Embarcadero / IB.NETDataProvider

InterBase database .NET Data Provider
Other
12 stars 7 forks source link

Arithmetic Exception Cannot transliterate character between character sets #5

Closed tramesh2009 closed 2 years ago

tramesh2009 commented 3 years ago

Hi,

I was installed ADO.Net provider and tried to save German Umlaut characters. It was saved successfully. But it could not retrieve from DB. There is showing arithmetic exception... cannot transliterate character....

How to resolve this issue when accessing this kind characters or any other characters?

Thank You

WDI-Json commented 3 years ago

We have the same issue. However, it doesn't seem to matter which encoding we use... :(

tramesh2009 commented 3 years ago

We have the same issue. However, it doesn't seem to matter which encoding we use... :(

Thank you for your reply. Please share the encoding concept (if possible) what you are using.

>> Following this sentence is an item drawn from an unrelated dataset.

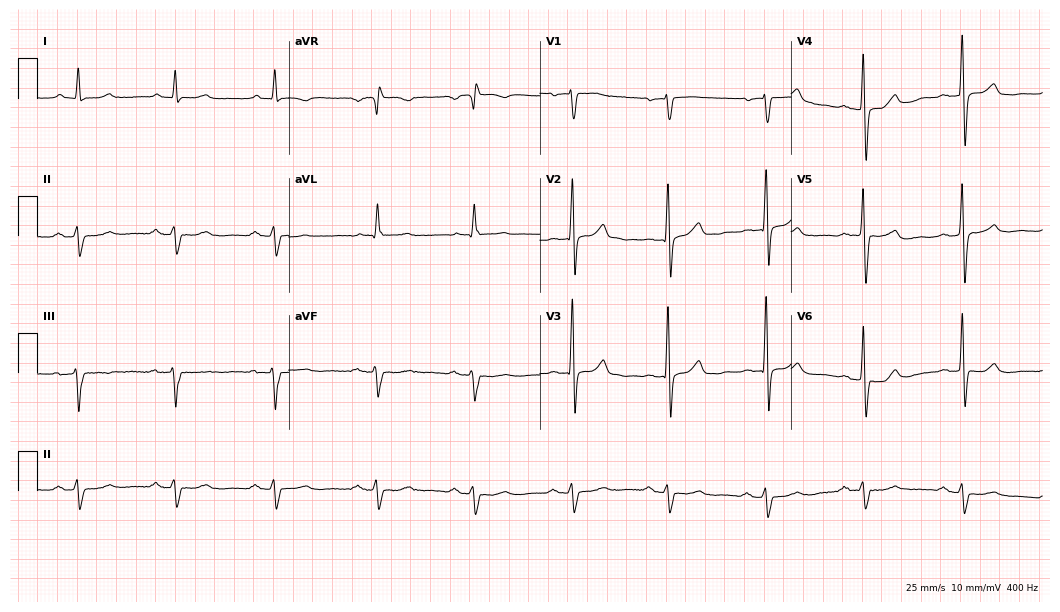
Electrocardiogram, an 85-year-old woman. Of the six screened findings (first-degree AV block, right bundle branch block, left bundle branch block, sinus bradycardia, atrial fibrillation, sinus tachycardia), none is recorded.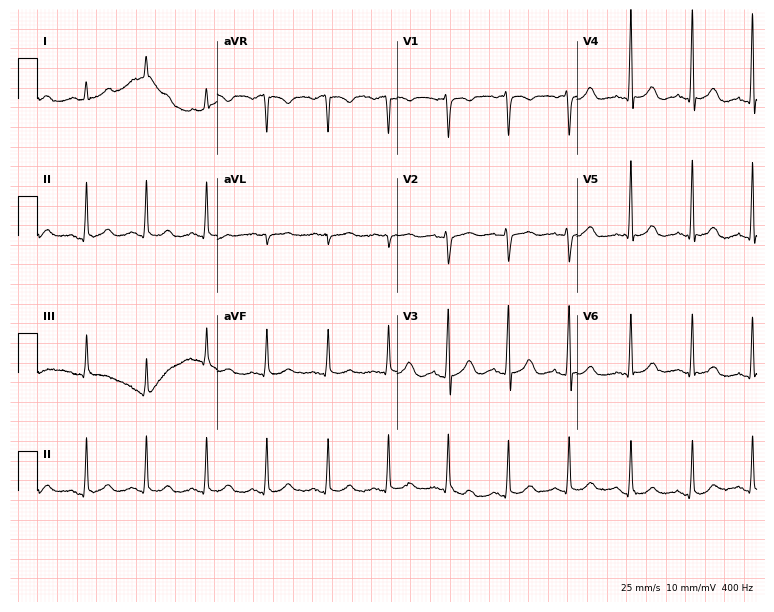
ECG (7.3-second recording at 400 Hz) — a 34-year-old woman. Labelled as a normal ECG.

One question : If use the encoding then character might be changed while retrieving from DB. Did you see this kind of issue?

Thank you.

bhorn commented 2 years ago

What encoding did you create the database with (in IBConsole)? I have had similar problems where the existing database uses charset=None, but data already exists (from a Win32 application) as 8-bits per char, and this driver on .NET Core is trying to read it as multibyte UTF8. I either got transliteration errors, or '?' when using 'charset=None' in the connection string. To fix it I had to use reflection to override the private _encoding field being used.

Here is a snippet if it helps (use with charset=None in connection string):

        // include nuget package System.Text.Encoding.CodePages
        using System.Text;
        using InterBaseSql.Data.InterBaseClient;
        ...
        Encoding.RegisterProvider(CodePagesEncodingProvider.Instance);

        var asm = Assembly.GetAssembly(typeof(IBConnection));
        var charsetType = asm.GetType("InterBaseSql.Data.Common.Charset");
        var pi = charsetType.GetProperty("DefaultCharset");
        var mi = pi.GetGetMethod();
        var inst = mi.Invoke(null, null);
        var pi2 = charsetType.GetField("_encoding", BindingFlags.NonPublic | BindingFlags.Instance);
        var encoding = System.Text.Encoding.GetEncoding("Windows-1252");
        pi2.SetValue(inst, encoding);
jeffovercash commented 2 years ago

Also, are you setting the character set in the connection string? Try setting UTF8 and see if that works. The server will transliterate between the character set as stored to UTF8 before putting it onto the wire and then the driver will take the UTF8 and translate to Unicode. There is code to do all that, but no unit tests were written originally in the Fb driver (the basis of this one) and I have not yet written some for testing setting hte lc_ctype in a connection string (there are connection string tests that character set is properly parsed, but not the use of it in a connection).

jeffovercash commented 2 years ago

In the next release, the default will be None not Utf8. None makes more sense in that the characters should not be normally translated unless the dev explicitly sets a character set (the lc_ctype) to have all data translated to that type.

What bhorn suggested was more how I wrote it in IBX over in Delphi. IBX stores the encoding at the IBDatabase level and when reading a char or varchar it gets encoded from the lc_ctype encoding to UniCode. When writing the reverse. The Fb original authors took the standpoint of interpreting the character set from SQLVar information and picking the right encoding from the charset class. In the case that bhorn gave his workaround for, neither really works. At the connection level it needs to be none or you get the can not transliterate, but at the DB field level, it does not know it is not normal ascii (ansi it is one of the two).

Normally you would just set the lc_ctype, but sometimes that can result in not able to transliterate errors.

jeffovercash commented 2 years ago

7.12.1 now uses none if no charset is set in the connection string.